= Pre-Hilalian Urban Arabic dialects =

Continuum of dialects of Arabic from North Africa

The Pre-Hilalian Urban Arabic dialects are a continuum of Arabic dialects native to North Africa. They constitute, along with the Pre-Hilalian dialects, the larger Maghrebi Arabic family, and result from the first phase of Arabization in the area - before the 12th century - as well as from the establishment of communities of refugees from Al-Andalus, whose languages were close to it.

These dialects are to be distinguished from modern urban koinés, the majority in cities, resulting from the establishment of populations of rural origin in the city and whose characteristics are mainly Hilalian.

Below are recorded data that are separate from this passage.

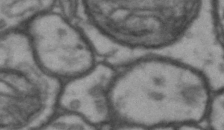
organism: Drosophila
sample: Brain
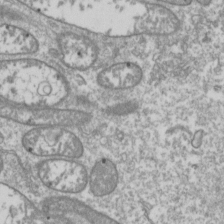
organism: Drosophila
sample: Cell division; meiosis; drosophila spermatocytes
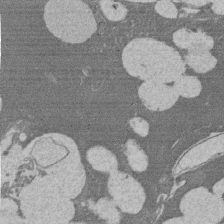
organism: Rat
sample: Salivary granule
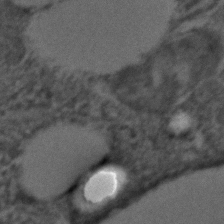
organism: C. elegans
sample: C. elegans embryo
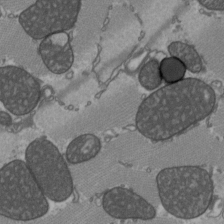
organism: C57BL Mouse
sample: Heart
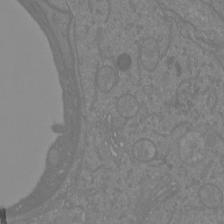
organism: Mouse
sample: Cortical neurons
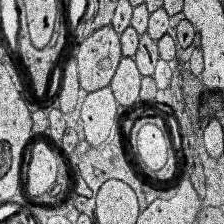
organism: Human
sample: Temporal Lobe
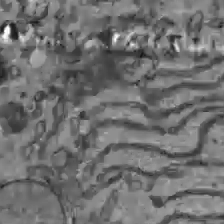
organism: C57BL Mouse
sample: Liver
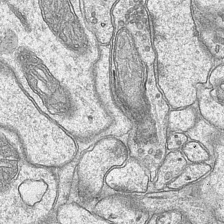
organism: Mouse
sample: CA1 Hippocampus
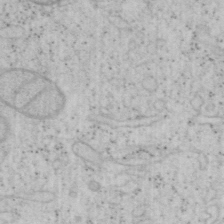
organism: Human
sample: HeLa cells
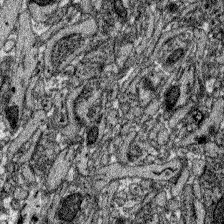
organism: Zebrafish
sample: Larval olfactory bulb
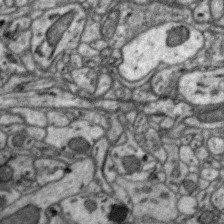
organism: Zebra finch
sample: Brain
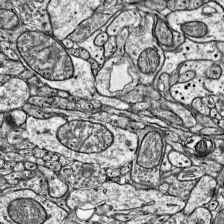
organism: Mouse
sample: Visual Cortex
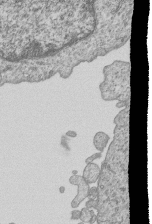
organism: Human
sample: MDA-MB-231 cells
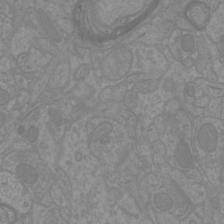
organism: Mouse
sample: Cortical neurons
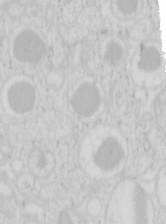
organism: Mouse
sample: Pancreas
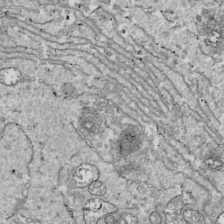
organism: Drosophila
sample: Cell division; meiosis; drosophila spermatocytes
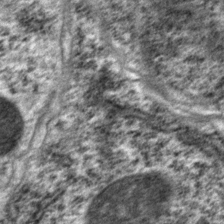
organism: P. pacificus
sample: Pharynx
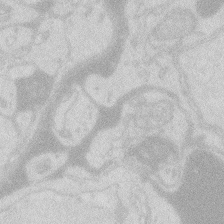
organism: Zebrafish
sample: Macrophage
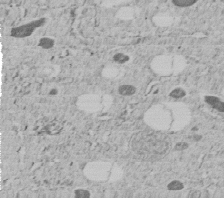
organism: C. elegans
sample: C. elegans embryo early stage
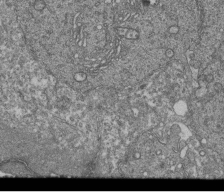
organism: Human
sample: Retinal organoid Rod and Cone cells
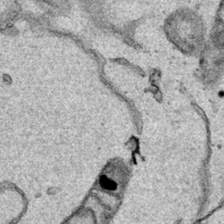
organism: Human
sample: Mitochondria in HCT116 cells
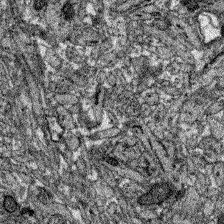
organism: Zebrafish
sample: Larval olfactory bulb
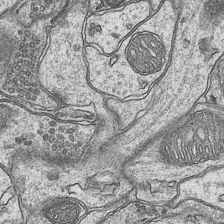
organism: Mouse
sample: CA1 Hippocampus
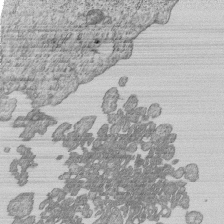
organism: Human
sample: MDA-MB-231 cells
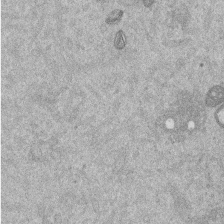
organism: Mouse
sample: Dividing mouse embryo 1 cell stage
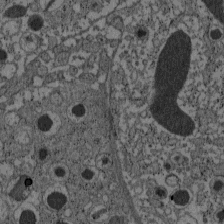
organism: C57BL Mouse
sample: Pancreatic islet
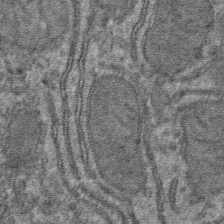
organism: Mouse
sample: Mouse hepatocytes
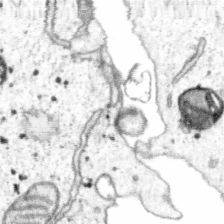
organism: Human
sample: HeLa cells
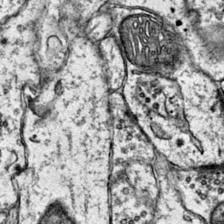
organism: Mouse
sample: Primary visual cortex
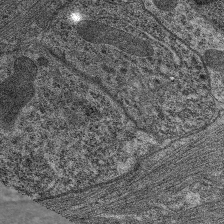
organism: C. elegans
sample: Pharynx
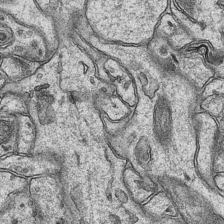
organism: Mouse
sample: CA1 Hippocampus
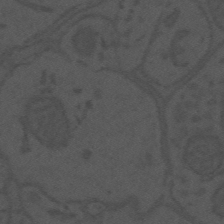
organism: Mouse
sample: Suprachiasmatic nucleus
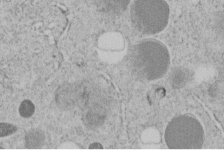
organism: C. elegans
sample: C. elegans embryo early stage

Like all Pre-Hilalian dialects, the Pre-Hilalian Urban dialects belong to two distinct groups: a first group is related to Eastern Pre-Hilalian dialects (Constantinois, Tunisia and Tripolitania, corresponding to the old Ifriqiya), characterized by the preservation of three long vowels, while that the second group is related to Western dialects (Algiers, Oran and Morocco), characterized by the existence of two long vowels and having developed an indefinite article by combining the Arabic numeral waḥed (one) and the definite article el- (example : waḥed el-mra - "a woman", lit. "one the woman").